A memory came to me of Lio, a few months ago, winding the clock with two black eyes after he had asked me to punch him in the face. I tried to summon whatever Lio had learned to summon that day. I forced myself to go on as if the blows had never landed.

“This much of your statement is correct, that it was a serious theorical discussion.”

“And what was so much on Orolo’s mind that he had to drag you up a volcano to get it off his chest?”

I was rolling my eyes and shaking my head in amazement.

“Did it have anything to do with the Geometers?” he tried.

“Yes.”

“Then I don’t understand your reticence on this topic. If it relates to the Geometers, it is of interest to the Convox, is it not?”

“I’m reluctant because I only got to hear a small part of his thoughts and I fear I won’t do them justice.”

“Stipulated! Everyone has heard and understood your disclaimer now, so you have no reason to go on hoarding information.”

“Because he was Anathematized, Orolo lost the ability to gather data about the Geometers. He never even saw the only good picture of their ship that he managed to take. So his thinking about them, from that point onward, had to be based on the only givens he still had access to—”

“I thought you just said he had access to no givens.”

“None emanating from the icosahedron.”

“So just what other kind of givens are there?”

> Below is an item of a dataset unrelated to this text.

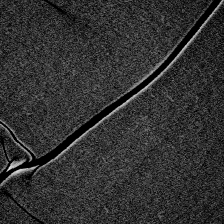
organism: Zebrafish
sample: Whole-Brain

“The givens that you and I are taking in all the time, simply by virtue of being conscious, and that we can observe and think about on our own, without any need for scientific instruments.”

Fraa Lodoghir blinked in fake amazement. “Do you mean to claim that the subject of your dialog was consciousness?”

“Yes.”

“Specifically, Orolo’s consciousness? Since that, presumably, is the only one he has access to.”

“His, and mine,” I corrected him, “since I was part of the dialog too, and it was clear that Orolo’s observations of his consciousness tallied with my observations of mine.

“But I thought you told me, only a minute ago, that this very same dialog was about the Geometers!

“Yes.”

“But you now contradict yourself by admitting it was about the features shared between your consciousness, and that of Orolo!”

And that of the Geometers,” I said, “because they clearly possess consciousness.”

“Ohh,” Fraa Lodoghir exclaimed, and got a faraway look in his eyes, as if trying to wrap his mind around something impossibly absurd. “Are you trying to say that just because you and Orolo are conscious, and the Geometers are too (which I’ll give you for the sake of argument), that you can learn something about how the Geometers’ minds work, simply by gazing at your own navel long enough?”